O que mais me deixou encantada com o episódio foi que utilizaram essa questão da posse das armas para gerar uma reflexão ainda mais profunda que é: o que a nossa sociedade está se tornando. Quais caminhos estamos buscando para que possamos melhorar e melhorar o mundo? Oliver representa esse lugar de fala quando ele encontra Edlund (o tal assassino) e conversa com ele demonstrando que o entende, pois afinal tudo que vem acontecendo na política e na sociedade, nos revolta tanto que estamos ficando cheios de ódio, revolta e achamos ser que a solução é a violência e não é porque como diz aquele ditado “Violência gera violência”. Não temos como negar que estamos ficando cada vez mais com discursos de ódio, vivendo uma época em que os preconceitos estão tomando força e o combate não é através do retorno da violência e sim do diálogo, coisa que é bem rara acontecer atualmente. Oliver sutilmente demonstra isso na conversa com Edlund, porque em vez dele partir pra cima de Edlund, ele explica exatamente isso e faz o que? Dialoga com o cara. Claro que ele vai pagar pelos seus erros, mas isso sim é justiça. Outra coisa é que Oliver não deixa Edlund se matar, coisa que poderia acontecer facilmente nos dias de hoje por conta do ódio dele ter matado tantas pessoas, mas não é essa a solução. Outro momento em que é demonstrado isso é no papo que Curtis tem com Felicity em que eles chegam a conclusão que ela não suportava ouvir ele e Rene debatendo porque ninguém acredita mais num debate saudável, tudo se tornou rude.

Os flashbacks da vez  ficaram foi conta de Rene, conhecemos o seu passado e descobrimos que sua esposa foi morta por um traficante e ele julga que se tivesse com ele a arma que tinha em casa, ele poderia ter se defendido e sua esposa estaria viva.

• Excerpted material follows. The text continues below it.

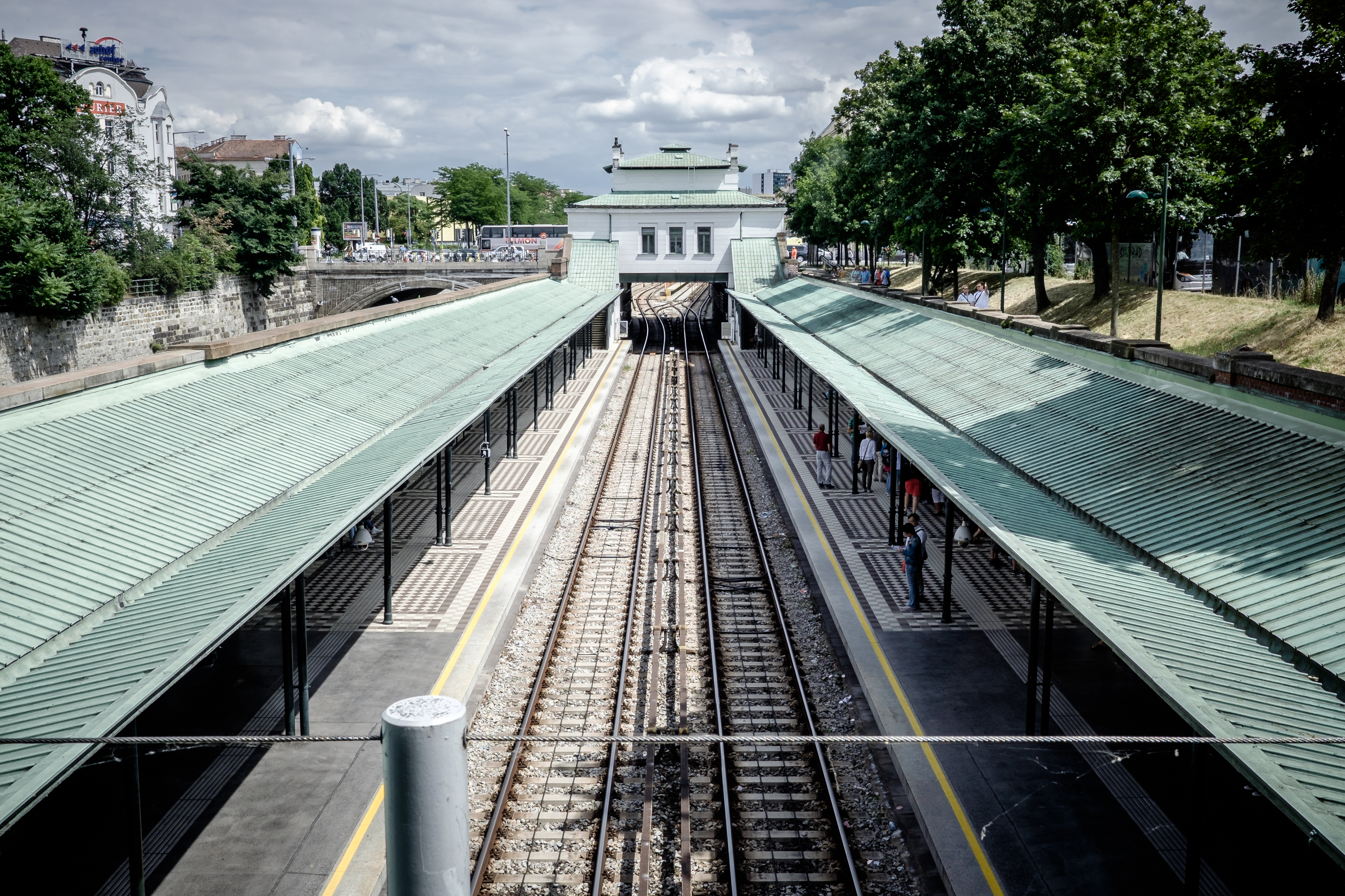 Vienna
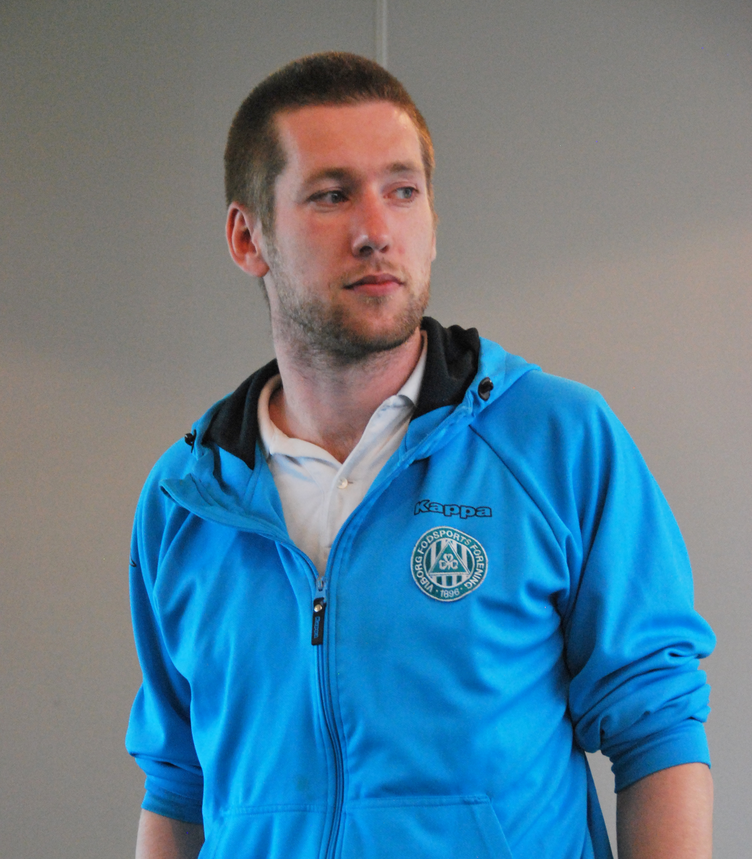 Fodboldspilleren Jesper Kjærulff fra Viborg FF. Her ved præsentation af spillertruppen for foråret 2012.

Rene vem representando esse outro lado da reflexão, mostrando que nem todos aqueles que andarem armados sairão dando tiros loucamente por aí. Inclusive, mostra que ele ainda anda armado e Curtis e Lance questionam ele. Descobrimos também que Curtis tem uma filha, Zoe, e que ele perdeu a guarda após a morte da mãe e atualmente ela está num lar adotivo, Curtis resolve investigar a vida do amigo depois dele mencionar ter sido casado e sua esposa ter sido morta e se propõe a ajudar o amigo a ter sua filha de volta, que no momento se encontra em um abrigo. Outra coisa super legal é essa mostrando que ambos continuam com suas opiniões, mas a amizade não foi afetada, muito pelo contrário. Tivemos também outra amizade em voga que foi a de Diggle e Dinah, em que ele conversa com ela e após essa conversa, ela resolve se aceitar e levar sua vida o mais normal possível, alugando um apartamento e voltando para a polícia.
E por falar em polícia, esqueci de dizer que Rene agora é assistente de Lance na prefeitura e está mais perto de seu amor, Thea ahhahaha. Thea, que por sua vez, foi maravilhosa nesse episódio me representando demais em relação ao romance de Oliver com Susan, eu ri tanto com ela falando e repetindo que dá vontade de vomitar com os dois, melhor pessoa hahahaha. Uma coisa que fiquei tensa foi do Adrian ser morto quando ele levou o tiro, mas graças a Deus tudo ficou bem, porque justamente agora que gosto dele ele morrer é sacanagem rs.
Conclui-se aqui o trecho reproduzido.